TECTONIC BRECCIAS
Tectonic breccias in the commercial decorative stone
trade are typically called “marbles”. By definition, any
breccia will have abundant large angular fragments. The tectonic breccias
are generated by intense tectonic crushing and fracturing along fault zones in
orogenic belts. Cut & polished samples are typically bicolored or
multicolored and are quite striking in appearance.

French Grand Antique Marble (field of view 10.9 cm across) - an attractive black
& white tectonic limestone breccia from southern France. It has large
to small angular fragments of black micritic limestone surrounded by whitish
carbonate cement. It has been quarried for millennia (known Roman names
for this rock include “Marmor Celticum” and “Marmor Aquitanicum”).

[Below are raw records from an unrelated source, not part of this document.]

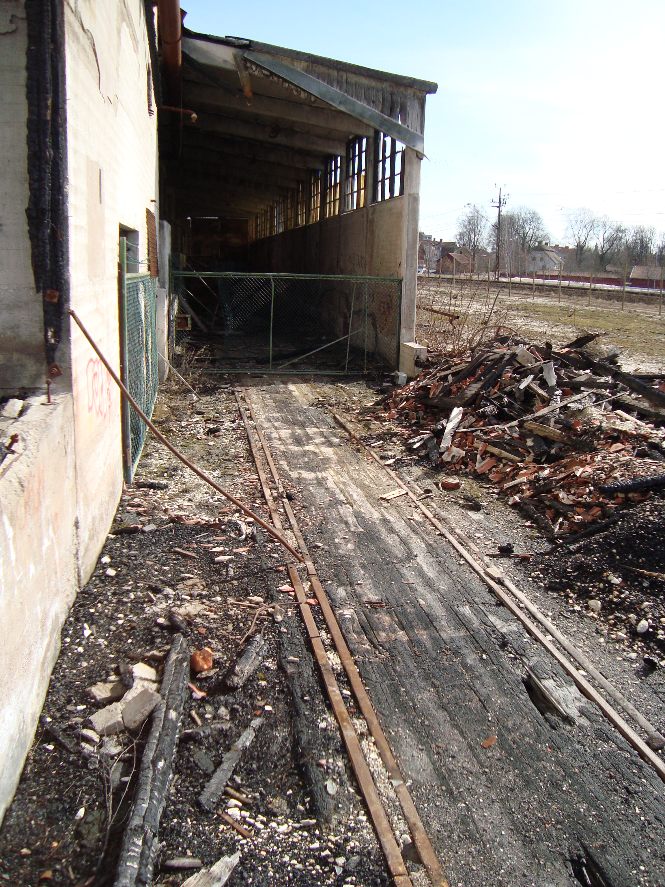 Strå kalkbruk, Sala, Sverige
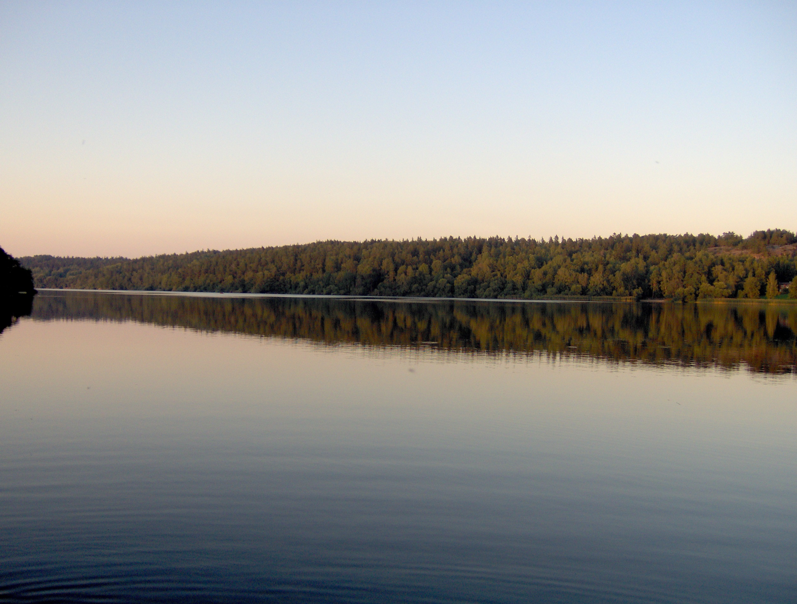 Lake Norrviken
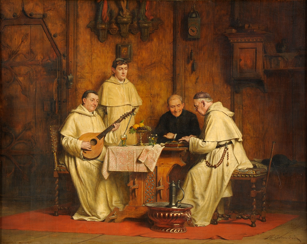 Mönche bei Tisch, einer eine Laute, ein anderer eine Zither spielend.
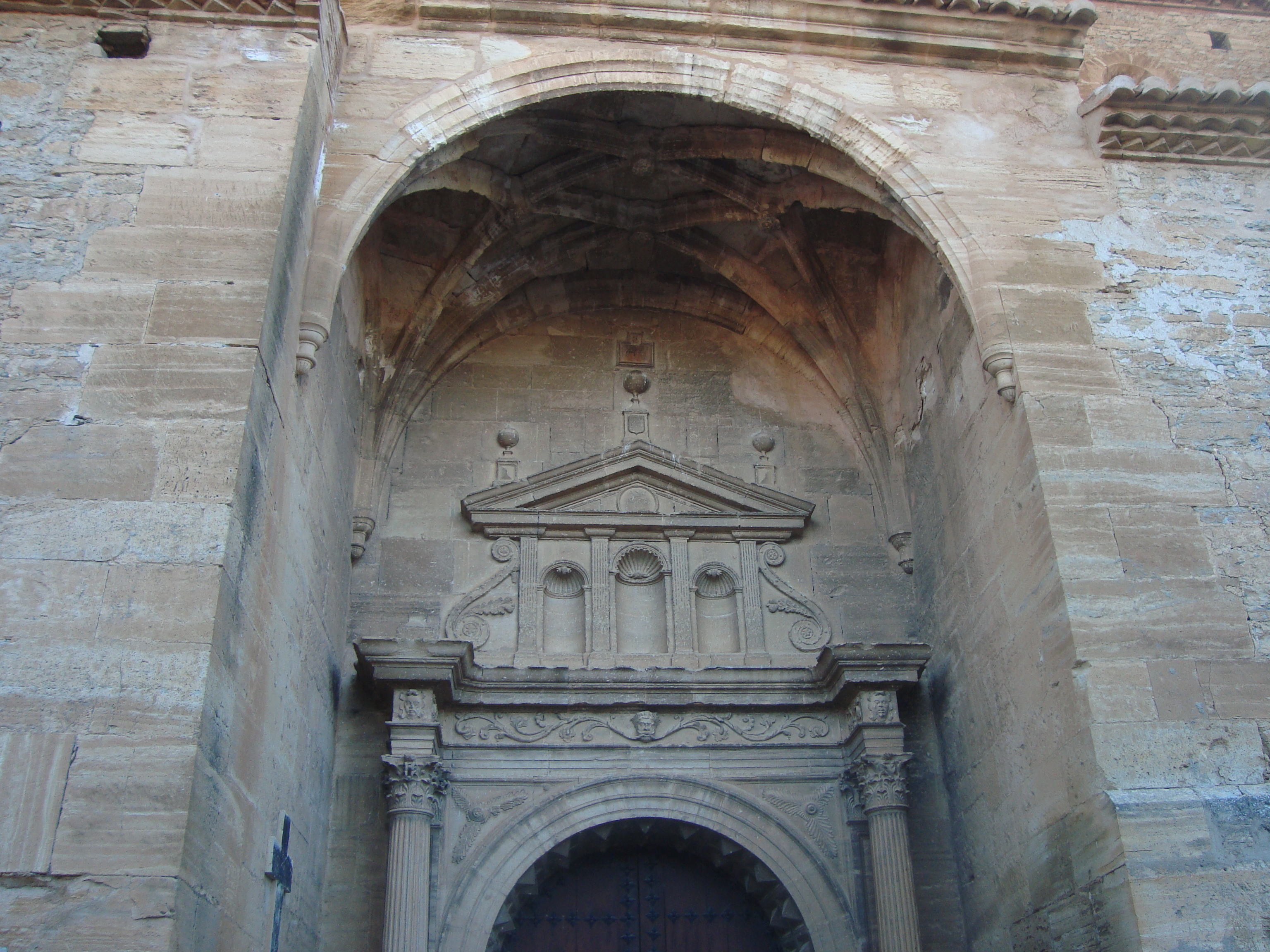 Iglesia de la Asunción
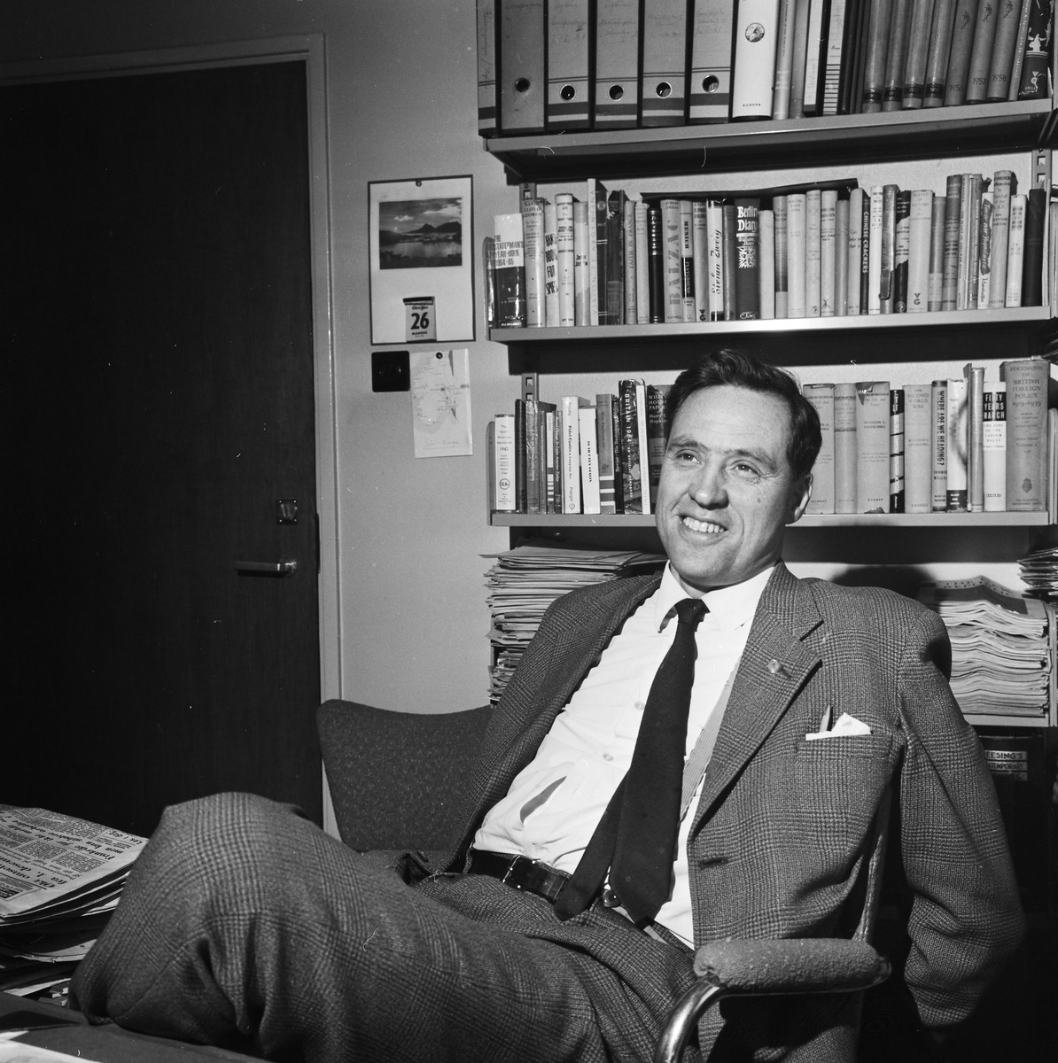 Halfdan Hegtun på Marienlyst, 1964
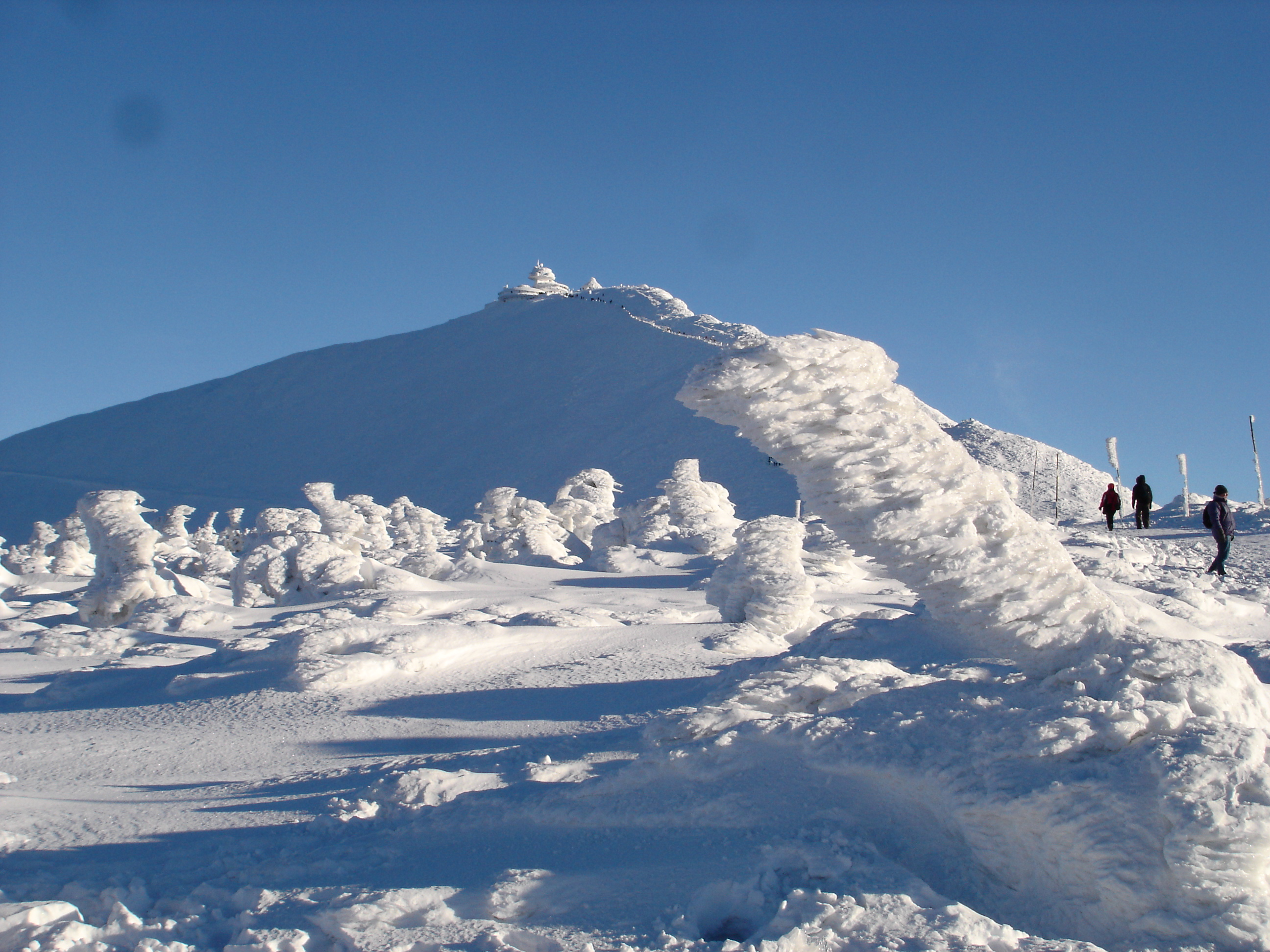 Die Schneekoppe am 29.12.2008
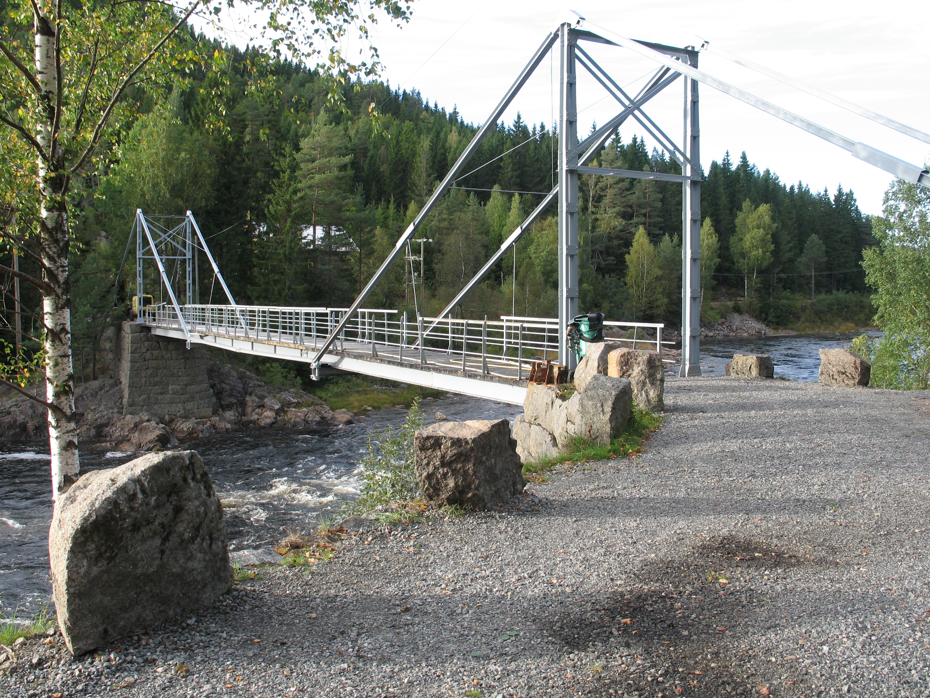 Slettene bru i Birkenes i Aust-Agder
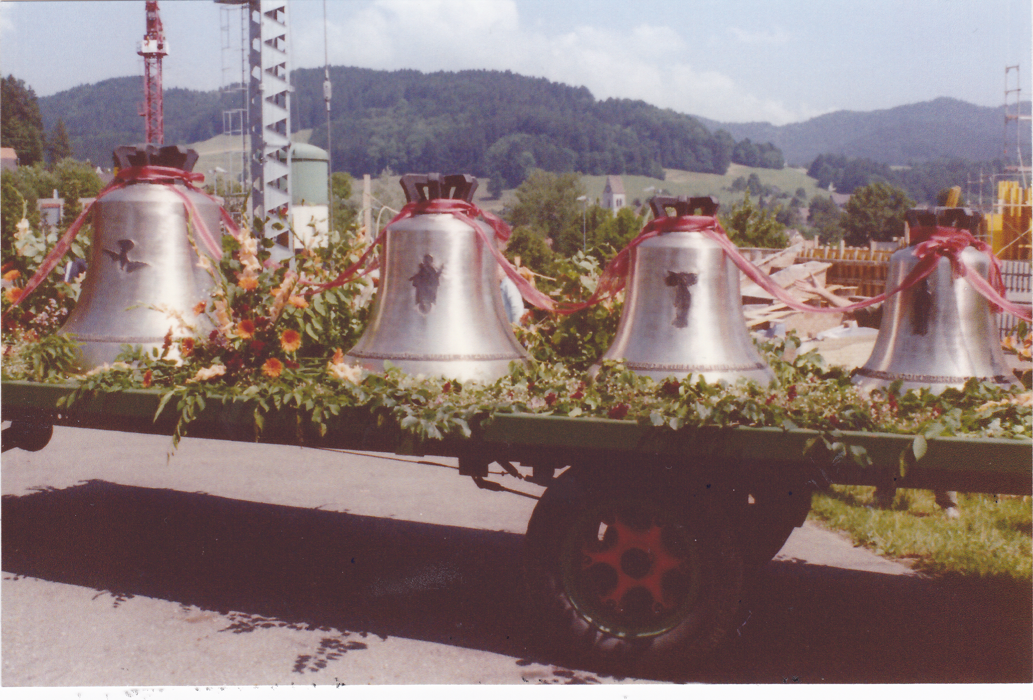 Römisch-katholische Kirche Bruder Klaus Bäretswil
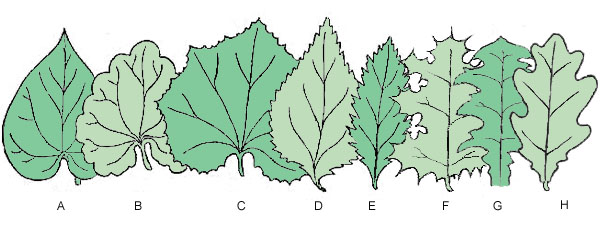 Brzegi blaszek Rysunek rozszerza grafikę PD (Dixi). Autor tej grafiki: Nova 22:52, 17 wrz 2004 (CEST)
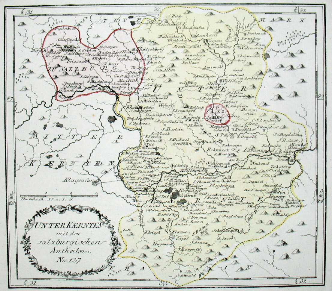 Unter-Kaernten mit den salzburgischen Antheilen. Nro. 137. Kolorierter Kupferstich
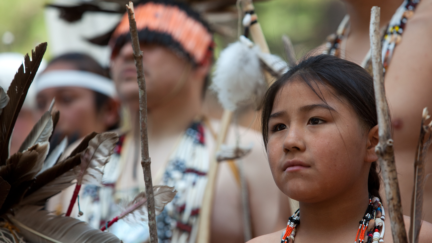 Winnemem Wintu Dancers

The rock was exploited in Roman & Byzantine times, then abandoned and
forgotten. Quarrying resumed after rediscovery in the 1700s, but the area
is now exhausted (it’s an “extinct” rock). This
material came from an old quarry at Aubert, just southeast of Moulis, Lez River
Valley, southwest of Saint-Girons, western Ariège Department, central
Pyrenees Mountains, far-southern France.

Italian Red Antique Marble - a tectonic marble breccia from Italy having white
calcite veining and some greenish serpentinization. This material comes
from Genoa in Liguria Province, northwestern Italy.